I tell her that in Aspen, relationships start over tequila shots with friends I want to … get to know better. My boyfriends have always been friends of friends, someone I knew within the context of my world, someone who knows someone I know, so I can find out everything I need to know beforehand, like whether they’re good kissers or womanizers and of course if they’re well endowed or not (yes, women do care about that sort of thing even though we say we don’t).

Unfortunately, most of those relationships drag on past their maturity date and eventually fail. The men I’m always drawn to are fun, loving, and wild, but also tend to be poor, irresponsible and without a reliable vehicle or a full-time job. They love their bong more than they love me.

Still, I would way rather be in a relationship with someone who’s too stoned to know any better or die alone than subject myself to the humiliation I experienced during the only two dates I’ve ever been on in my entire life:

Spring of 2000: A guy from work asks me out for dinner.
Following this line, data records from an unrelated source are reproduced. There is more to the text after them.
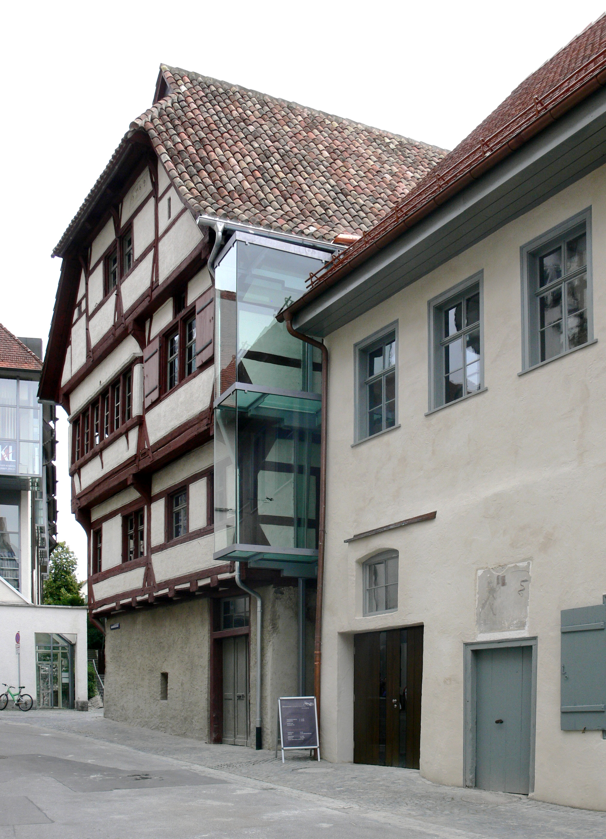 Museum Humpisquartier, Ravensburg Fassade Roßbachstraße mit Hintereingang (Mitte) und Neidegg'schem Haus (links)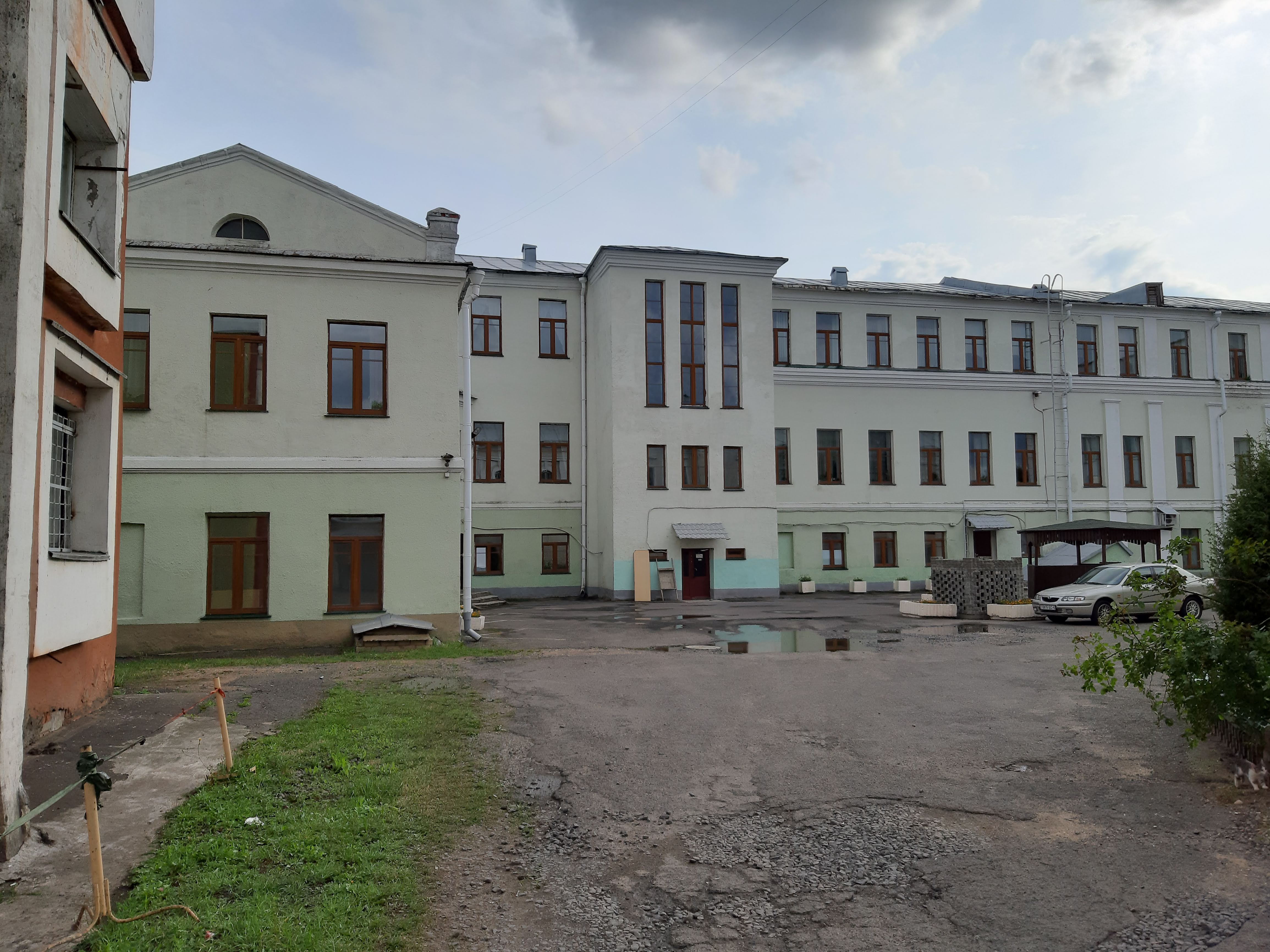 Магілёў. Вакол палаца архібіскупа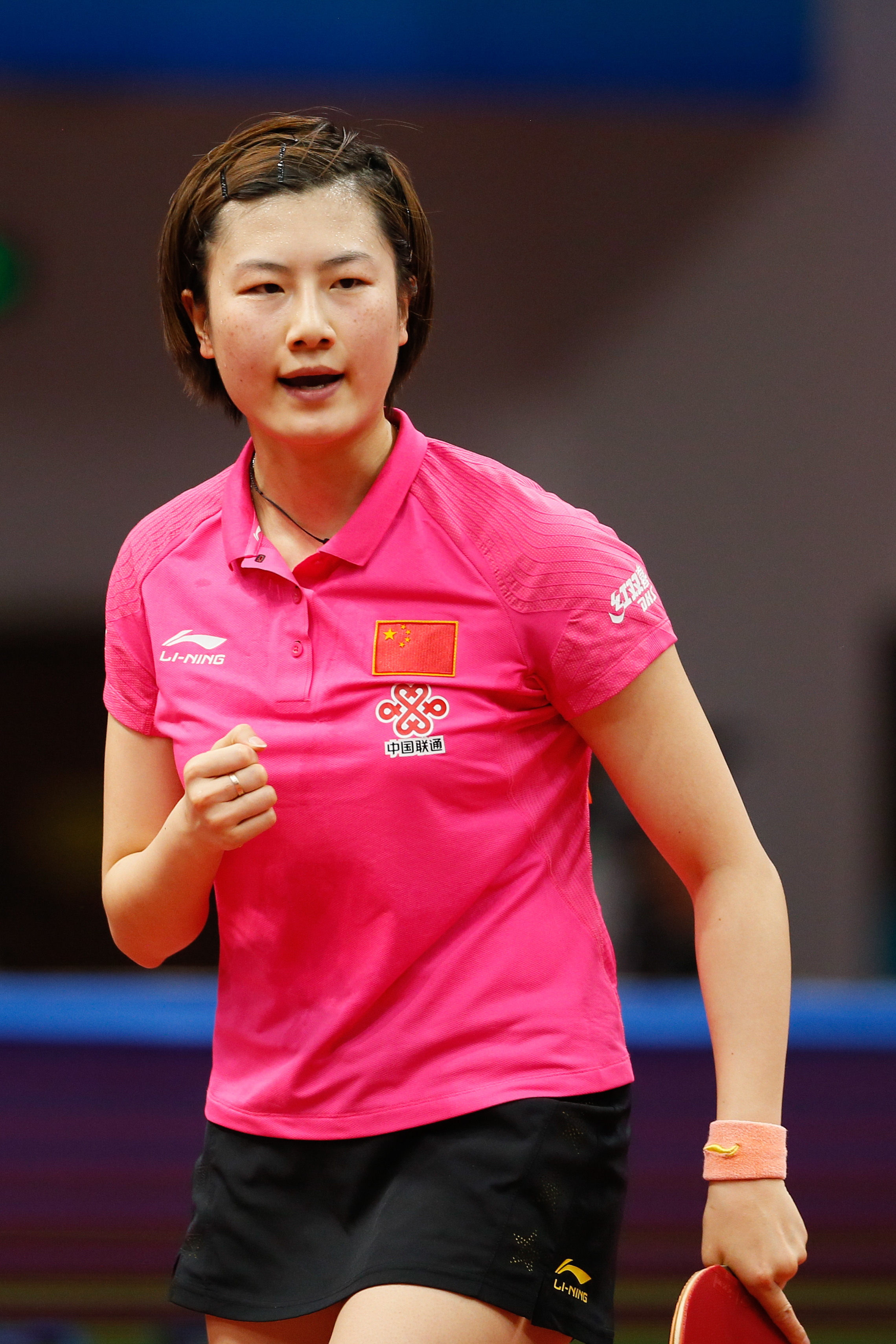 _K0K0887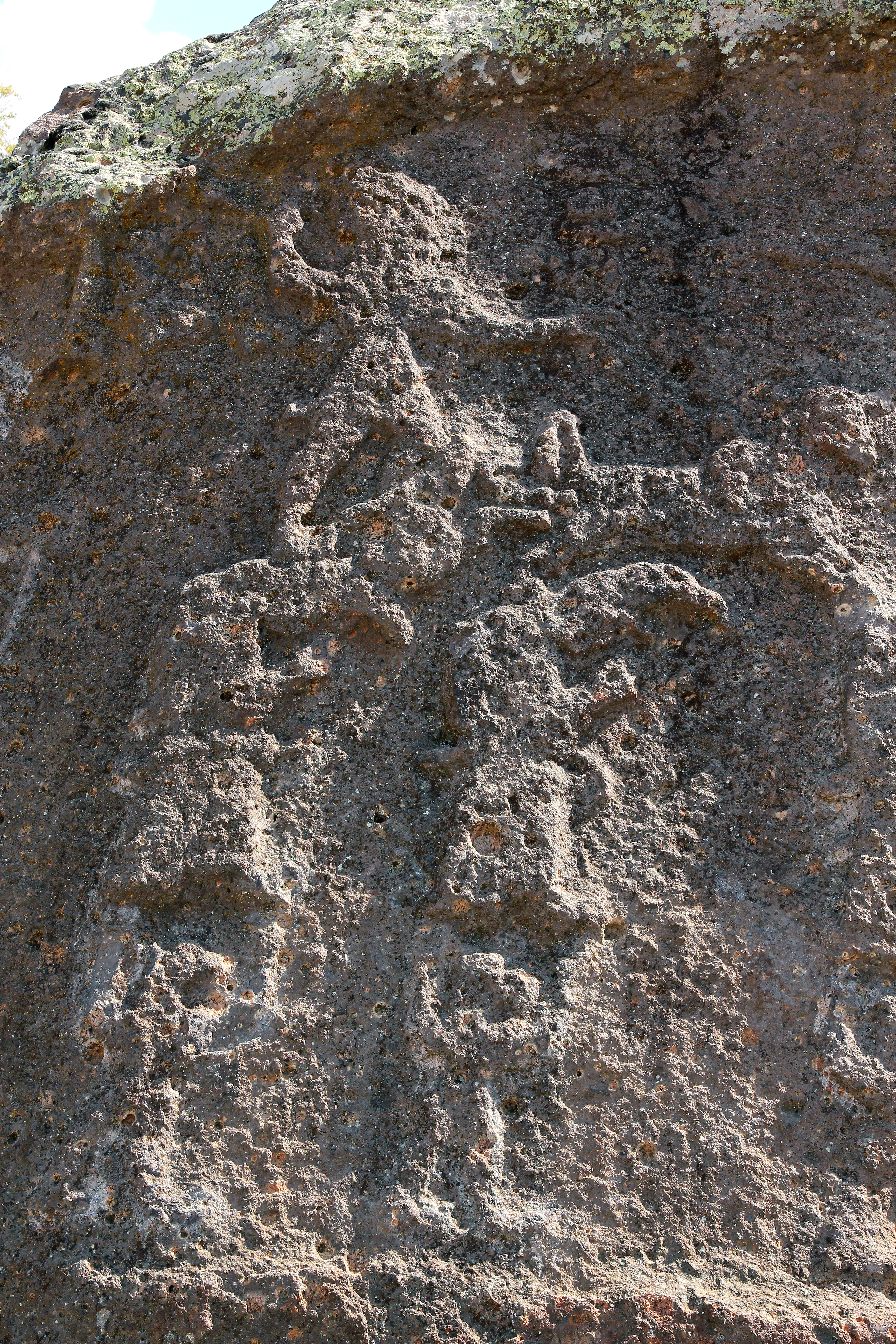 Hethitisches Felsrelief von İmamkullu (İmamkulu) bei Develi, Zentraltürkei - Wettergott mit Streitwagen und Zugtier, stehend auf Berggöttern, die auf Mischwesen stehen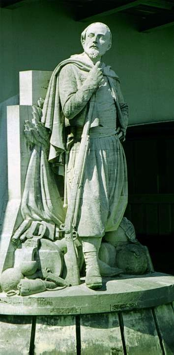 Le Zouave du pont de l'Alma par Georges Diebolt, les pieds au sec.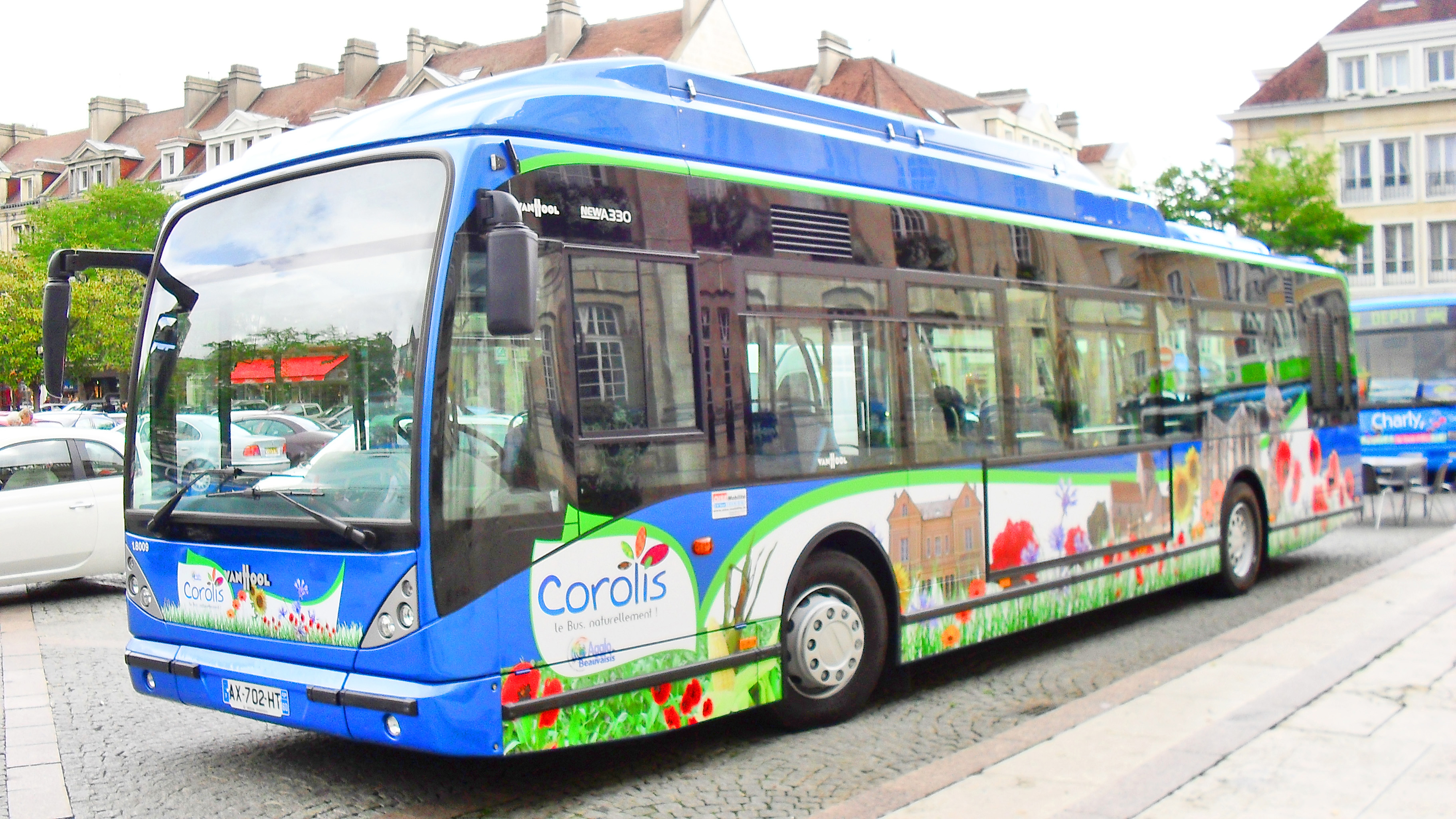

We know each other casually and I find him attractive, but we’ve never really hung out outside the office. We meet at a nice restaurant and it seems like things go OK until he insists we split the bill, even though he had the most expensive entree on the menu and I ordered a salad. Then he hastily walks me to my car like he might have to pee or puke or both.

I turn to put my key in the car door and he runs the other way, fast, before I can say goodbye. He throws in a wave, his arm high over his head, without turning around and shouts, “Good luck!” from an almost inaudible 50 yards away.

Good luck?

Date two, winter 2001: So I am on a protein diet. When I do something, I stick with it. I’m not going to let some restaurant taunt me with carbohydrates. So maybe it’s against my better judgment to go out with a cocky little 22-year-old, but I simply can not resist those heavy, thick eyelashes and that buttery, raspy voice. After all, boy toys are very hip these days, just look at Demi and Ashton!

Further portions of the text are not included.